Неожиданно Лувен отвечал:
– Моя сейчас понимай, как твоя.
Что это значило?
В это время под землей, где все так и продолжался постоянный неровный разговор, вдруг что-то случилось, грохнуло. Лувен прислушался, стал очень серьезным.
– Наверно, – сказал я, – там камень упал?
Он не понял меня. И я руками воздух обвел, сделал пещеру, представил, как упал камень в воду и нарушил течение ручья. Лувен во всем со мной согласился и опять повторил:
– Моя сейчас понимай, как твоя.
Так он второй раз это сказал, и я все еще не догадывался, о чем он говорит. Вдруг Лайба поджала хвост и бросилась в глубину фанзы, – по всей вероятности, где-нибудь очень близко тигр проходил, а может быть, и прямо залег в камнях, рассчитывая Лайбу схватить. Нам пришлось развести костер для защиты, и тогда сразу же на огонь собрались к нам бесчисленные ночные бабочки, и так много их было в эту сырую и жаркую ночь, что явственно слышался шелест крыльев. Этого я никогда не слыхал: так много бабочек, что слышится в ночном воздухе шелест. Будь я простым и здоровым, как было еще так недавно, я не придал бы этому шелесту такого особенного значения, как это было сейчас: шелест жизни! Но теперь почему-то все это глубоко касалось меня. Я настороженно слушал и, с большими глазами, удивленный до крайности, спросил об этом Лувена, как это он понимает, и в третий раз Лувен значительно сказал:
– Моя сейчас понимай, как твоя.
Тогда я всмотрелся в Лувена и вдруг наконец-то понял его: не жизнь летающих светляков, не обвал под землей, не шелест жизни бесчисленных бабочек занимали Лувена, а я сам. Он-то все это живое давным-давно принял к сердцу и жил в этом и, конечно, по-своему все понимал, но ему важно было через мое внимание к этому понять меня самого. И, конечно, он тоже хорошо знал, кого от меня увез пароход.

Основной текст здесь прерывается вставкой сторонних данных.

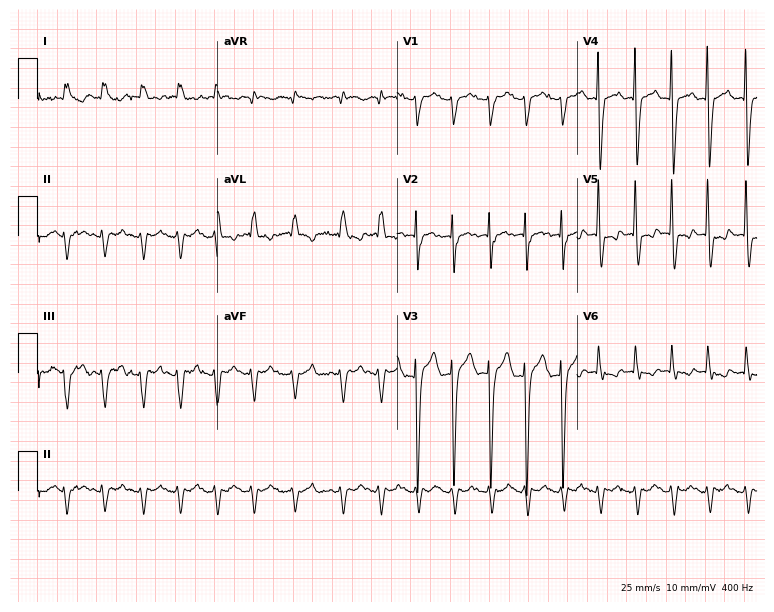
Electrocardiogram (7.3-second recording at 400 Hz), a 73-year-old man. Interpretation includes atrial fibrillation (AF), sinus tachycardia (a sinus rate of 100 beats per minute or more).

Вот он берет теперь барсучью шкурку, свою неизменную спутницу в поисках корня жизни, и тут же возле меня, под навесом, свертывается на ней, как собачка. Он так спит всегда, что с ним говорить можно всю ночь и он будет отвечать во сне разумному вопросу, все равно как и неясному бормотанию спящего.

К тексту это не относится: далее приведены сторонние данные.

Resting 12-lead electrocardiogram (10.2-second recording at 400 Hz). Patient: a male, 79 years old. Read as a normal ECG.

Теперь, когда много лет прошло и я все испытал, я думаю, что не горе дает нам понимание жизни всей во всем родстве, как я ее в ту ночь понимал, а все-таки радость; что горе, как плуг, только пласт поднимает и открывает возможности для новых жизненных сил. Но есть много наивных людей, кто понимание наше жизни других людей в родстве с нами прямо приписывают страданию. И мне тоже было тогда, как будто болью своей я вдруг стал все понимать. Нет, это не боль, а радость жизни открывалась во мне из более глубокого места.